Phil Jackson, your team could have ended the Rockets’ season today, but instead they served up one of their worst performances of the season, getting routed by Houston even though they were without Yao Ming! What do you have to say for yourself and your team?

“They didn’t anticipate the energy that they were going to come with,” Jackson said. “But you say as much as you can as a coach and then the players have to execute and do it on the floor.”

It’s amazing how often it comes to this, isn’t it? Phil does all he can, but his teams just don’t listen if the game isn’t a “must win.” The Shaq-led Lakers were always known for cruising their way through the regular seasons and playoffs, always sure they could turn it on when needed. Kobe’s crew that Phil’s been coaching for the past few years has played with the exact same mindset.

It must be that players who play in Los Angeles become lazy. What else could it be? Jackson’s champion Bulls squads never had these issues. They asserted themselves defensively every game, not selectively like the Lakers.

Either Phil used to be a motivational genius, or…could it possibly be…Michael Jordan? Jackson’s Bulls teams weren’t awful when MJ wasn’t around, but name one great thing the Bulls did when Jordan was tooling around in Double-A…you can’t.

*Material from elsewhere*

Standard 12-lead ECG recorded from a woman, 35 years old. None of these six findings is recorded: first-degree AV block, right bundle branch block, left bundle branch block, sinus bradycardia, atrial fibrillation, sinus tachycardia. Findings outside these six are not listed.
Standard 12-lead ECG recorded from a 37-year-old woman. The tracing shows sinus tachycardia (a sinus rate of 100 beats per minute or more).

I’m not here to say Jackson isn’t a great coach. I love Phil. I love the way he doesn’t feel the need to pace around and yell on the sidelines like his last name’s Van Gundy, or call timeouts every time his team loses momentum. His books are tremendously entertaining, even if the content is pretty self-serving at times. The Triangle is the only consistently effective offense in the NBA, he’s the only coach who could possibly tell Kobe anything at this point, and his courtside in-game interviews with overmatched sideline reporters are like watching a cat play around with a crippled mouse. He’s had the best NBA coaching career of anyone in my lifetime.

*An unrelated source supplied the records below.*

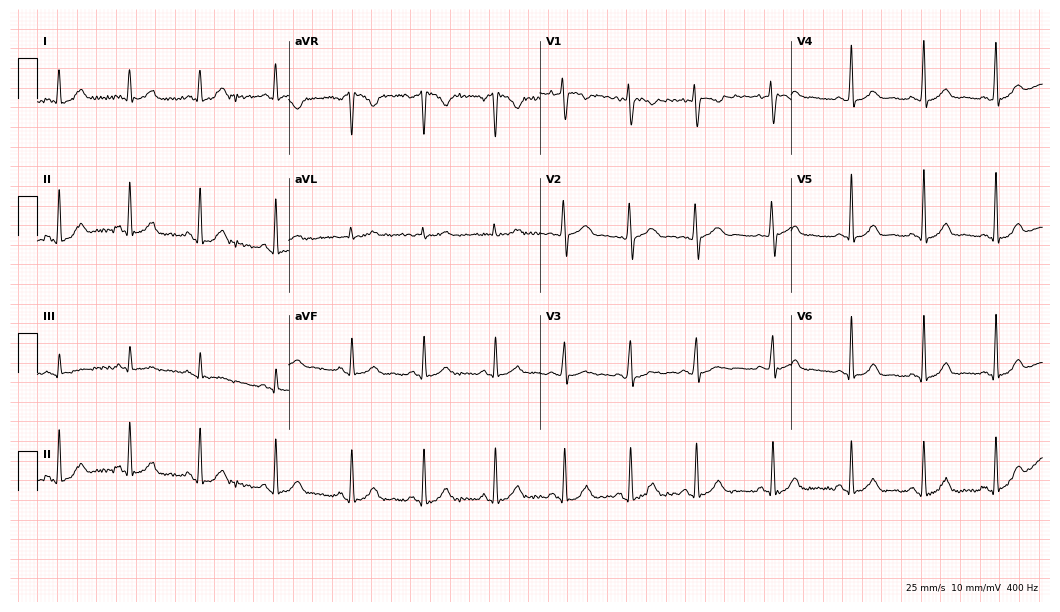
12-lead ECG from a female, 18 years old. Recorded interpretation: within normal limits.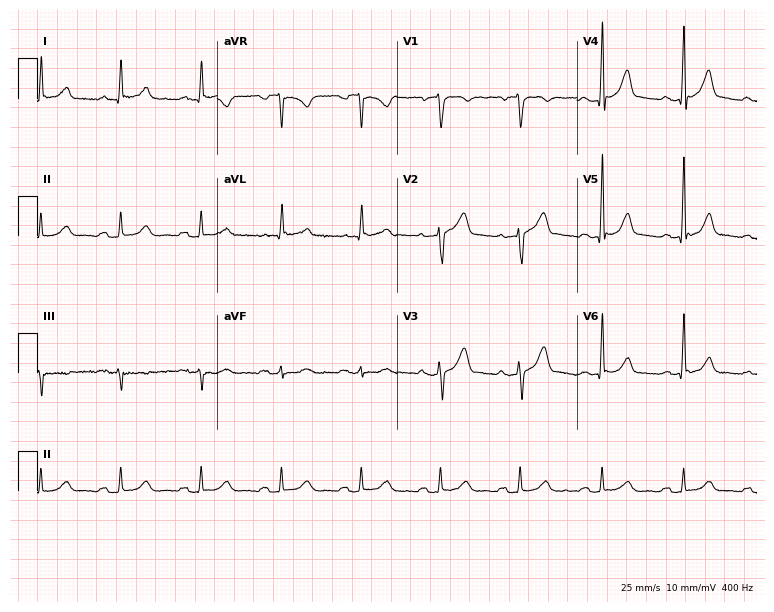
Standard 12-lead ECG recorded from a 58-year-old man. Read as a normal ECG.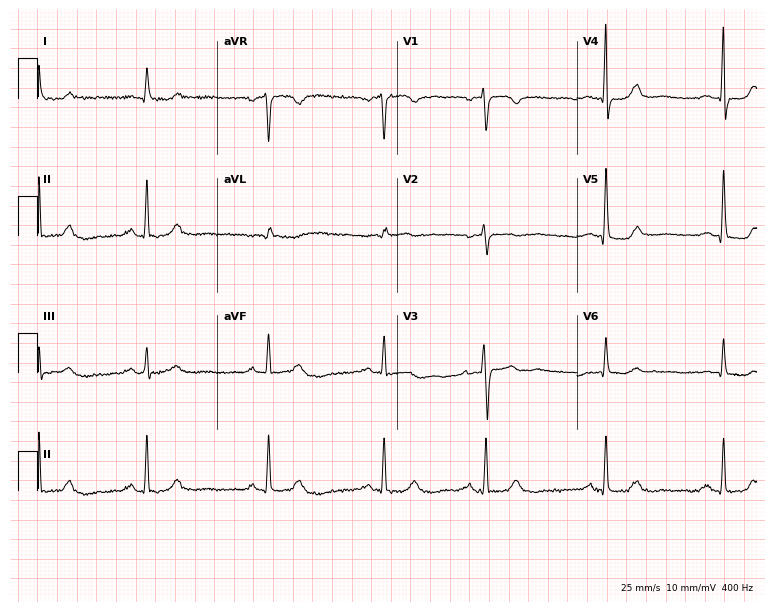
Standard 12-lead ECG recorded from a 73-year-old woman. Read as a normal ECG.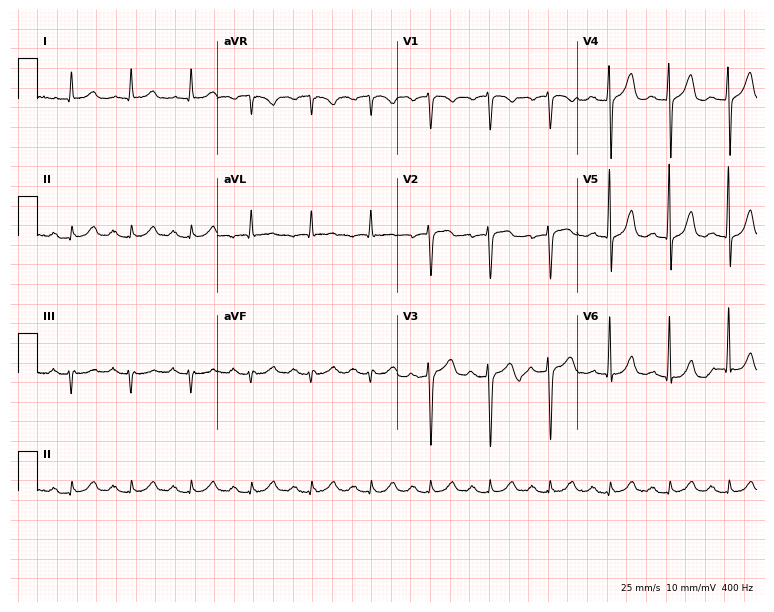
Electrocardiogram (7.3-second recording at 400 Hz), a 78-year-old male patient. Interpretation includes first-degree AV block.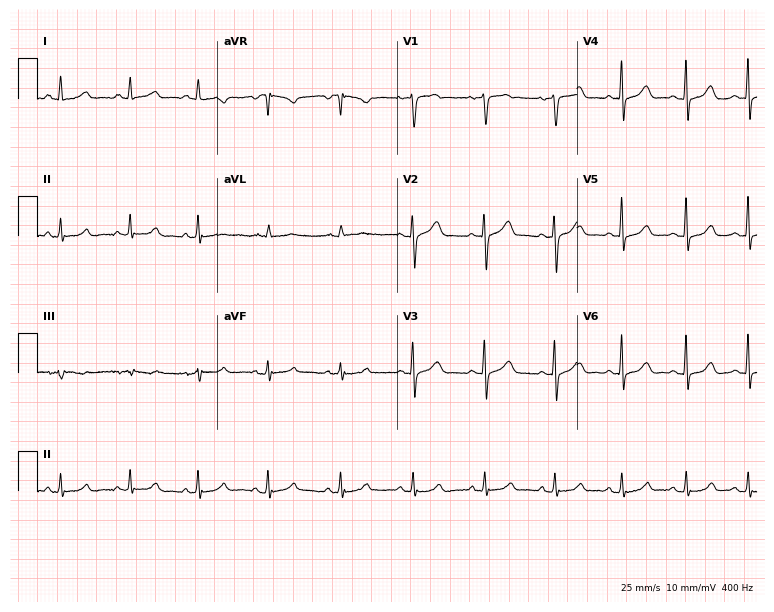
ECG (7.3-second recording at 400 Hz) — a 50-year-old female. Labelled as a normal ECG.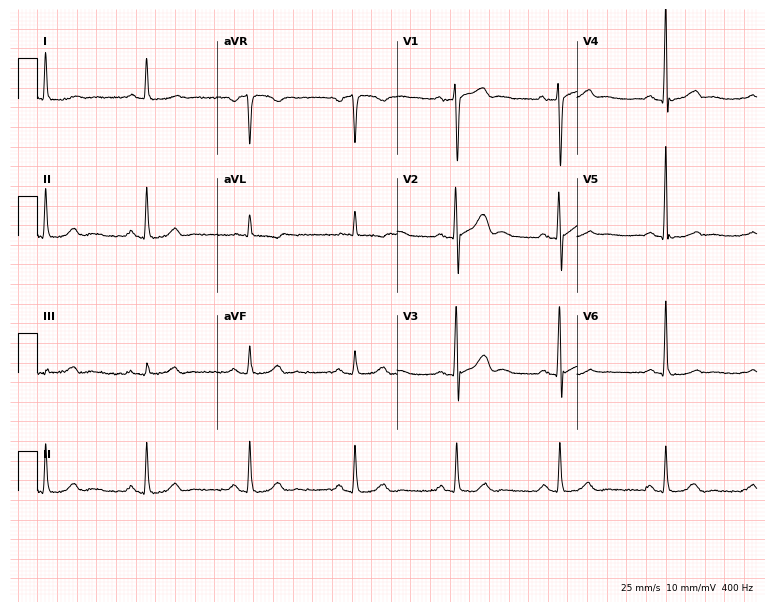
ECG (7.3-second recording at 400 Hz) — a man, 67 years old. Labelled as a normal ECG.

So why has every team he’s coached in the past decade lacked a killer instinct? Why have they always done the bare minimum to win, and not a bit more?

Jackson is very sensitive to any sign that his teams are burning out, which is why during the first two minutes of timeouts he stays away from the players. He spends that time speaking with his coaches, figuring out what he’s going to focus on during the 30 seconds or so he’s going to speak to them. It’s great that he allows the team to hash out their own problems during timeouts.

Unfortunately, game-in, game-out intensity will never be Jackson’s strong suit. When the Lakers need to make a statement, like they did in Game 3, they can play some of the most aggressive on-ball defense in the NBA. When he leaves it up to the players, like the earlier quote sure seems to indicate he did in Game 4, the Lakers play with less intensity than a college Ultimate Frisbee club team the morning after a Dave Matthews show.

A year ago, Jackson seemed so happy, so surprised that the Lakers were able to survive the loss of Andrew Bynum and beat the Spurs and Jazz in such grand fashion in the playoffs, he was content to just let it all ride against the Celtics (and we saw how that turned out). With the Thuggish-Ruggish-Nuggish looming after this series and the Cavaliers probably waiting after that, Phil might need to get out of his ergonomic chair every once in a while and start yelling or risk seeing his Lakers get dominated yet again.

Since Kobe will never have the ability to make his teammates eager-to-please like His Airness, it’s up to Jackson to make sure that Pau Gasol and Trevor Ariza play aggressively. That Lamar Odom worries more about rebounds than points. That Sasha Vujacic doesn’t let his shooting woes or the referees bother him. That Bynum somehow comes back to life. That Kobe actually sticks to the offense and doesn’t let the doubts from playing with mediocre teams in 2005 and 2006 force him back into bad habits. That Derek Fisher only sees the court when it’s time to take a technical foul shot.

Jackson has often tried to get through to his team through the media, and what he said after Game 4 was definitely meant to sting. If it works, he’ll be the most decorated coach in NBA history. If the Lakers aren’t able to “execute and do it on the floor,” the Lakers might have to ask whose problem that really is.